Thanks in advance for your help :)
I read through half of the first chapter and the writing isn't bad, but you do have a couple other spots where a sentence is actually two sentences and needs to be separated.
Considering you only started posting eight days ago, I think your view counts are fine, but if you're worried people are avoiding the story, I suspect it's the content more than anything that would turn them away, since RR readers are more interested in fantasy than sports.
From the little bit I've read, I highly doubt your story deserves a half-star rating, so I suspect someone trashed the story just because it's a genre they don't like.
But like I said, I don't think your view counts are doing that badly. You've got some readers. Off the top of my head, I'm not sure of any other sites that would be more welcoming of a GameLit/Sports combo. Maybe someone else would have an idea.
Nole Moody Wrote: Would someone mind just telling me if there is anything hugely flawed with the writing so far, please?

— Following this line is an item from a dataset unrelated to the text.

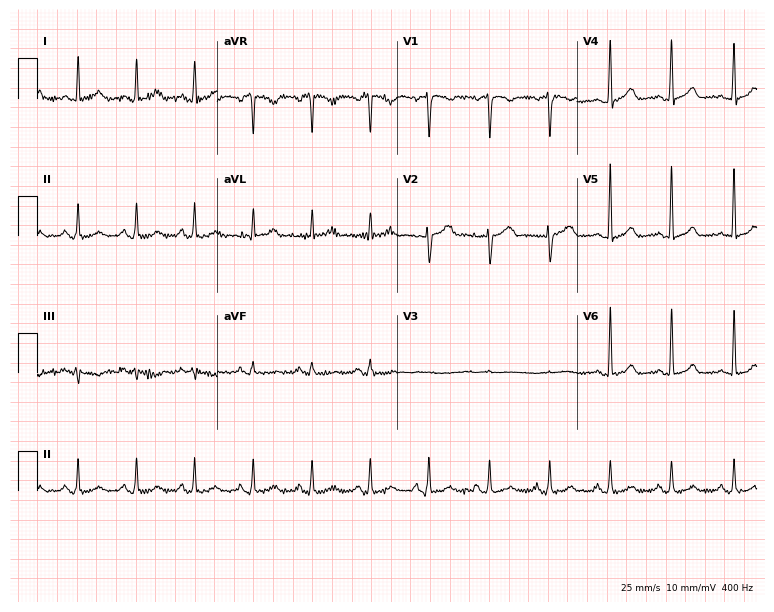
12-lead ECG from a female patient, 51 years old (7.3-second recording at 400 Hz). Recorded interpretation: within normal limits.
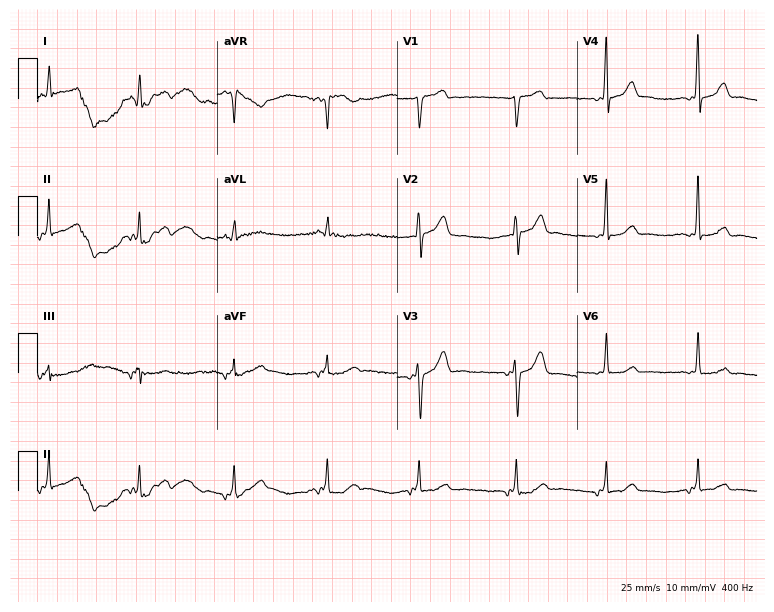
12-lead ECG (7.3-second recording at 400 Hz) from a 75-year-old male. Screened for six findings — first-degree AV block, right bundle branch block, left bundle branch block, sinus bradycardia, atrial fibrillation, sinus tachycardia — none is recorded.

Nope! It's good. You just got an unfortunate rating, which probably dropped you down the rankings enough that people didn't see your story. That combined with it being a niche of a niche theme will just not give it much traction right away. I do think, however, that it has potentional and is unique enough to develop a solid dedicated audience.
Having said that, you broke one rule that is really major - never start with a dream sequence. That rule was broken in the three major ways too, so it is not just a conceptual violation, but one that hits hard. First, if you have a dream, make sure it is clear it is a dream from the start. Second, dreams that are too similar to reality aren't dreams - the writing needs to make the dream fantastical/fluffy/ephemeral. Third, never make a dream a big event rather than an experience, because events are stories, and you just wrote a story that the reader invested in only to end it immediately. And while it isn't a big rule violation, given that the audience probably knows what kind of story it is (transported, litrpg, something similar), you ended on a classic "and then shit went down", which really betrays expectations when you find out it was a dream.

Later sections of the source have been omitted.